I have to say after using Earpods for years, and Airpods for a few weeks (so far), I’m never going back to wired earbuds. The audio quality coming into my ears from the Airpods is actually better than the quality from the wired Earpods – not quite Bose quality, but close. Also, I set my double-tap control to start/stop tracks initially, but have gone back to having it activate Siri. I’ve found that Siri understands me much better than he/she used to. For instance, I can tell her “stop the music” and she’ll pause music playback, not only on the Apple Music app, but on Pandora, Spotify or any other audio playing app I happen to be using. I think Siri is getting better at understanding alternate ways of saying commands, which will save me from having to memorize specific command wording. I expect this to continue to improve.

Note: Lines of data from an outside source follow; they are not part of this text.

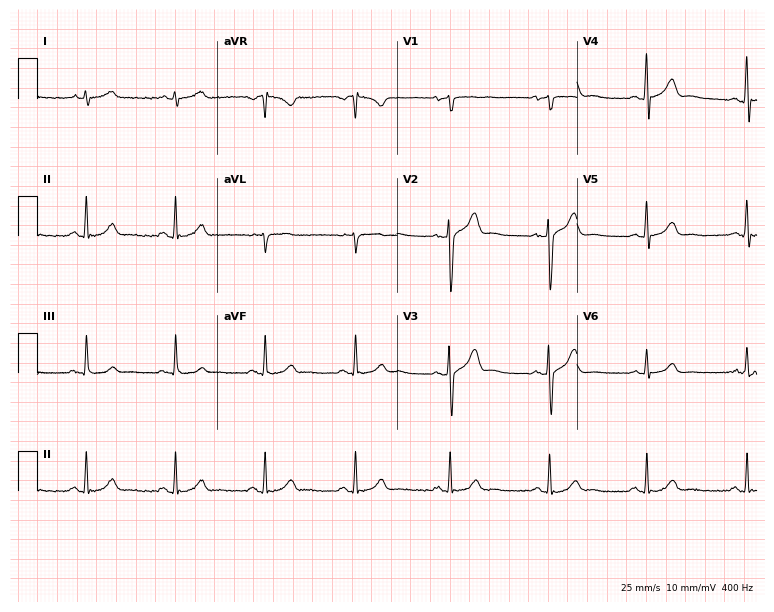
Resting 12-lead electrocardiogram (7.3-second recording at 400 Hz). Patient: a 46-year-old male. Read as a normal ECG.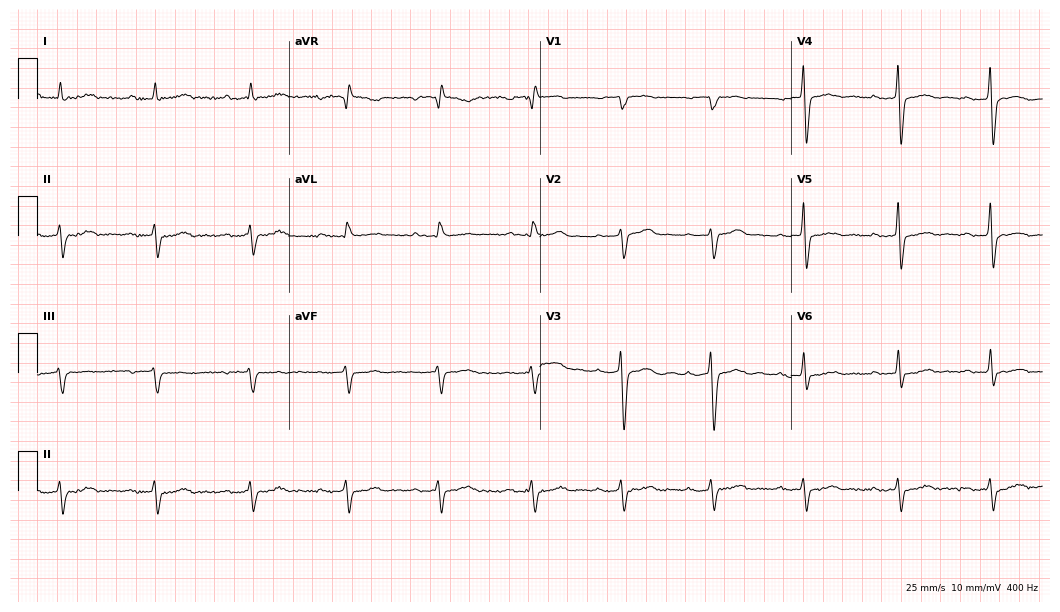
12-lead ECG from a male patient, 61 years old. No first-degree AV block, right bundle branch block, left bundle branch block, sinus bradycardia, atrial fibrillation or sinus tachycardia recorded for this tracing.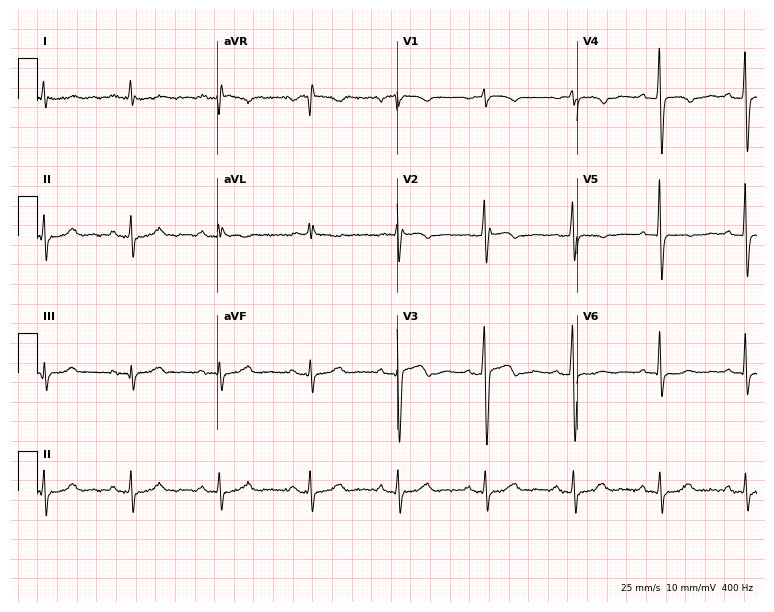
12-lead ECG from a woman, 67 years old (7.3-second recording at 400 Hz). No first-degree AV block, right bundle branch block, left bundle branch block, sinus bradycardia, atrial fibrillation or sinus tachycardia recorded for this tracing.

If having a cord connecting the two earbuds isn’t a problem for you, then I’d suggest you consider the PowerBeats3 ($200, comes in 5 colors and has a secure connection around your ear) or the BeatsX ($150, comes in 4 colors). They both use Apple’s W1 chip for superior connectivity and better battery efficiency. I own and use several cheaper alternatives and they’re just not worth it. More expensive options exist as well, but for you and your all-Apple environment, I think you should stick with Apple’s offerings.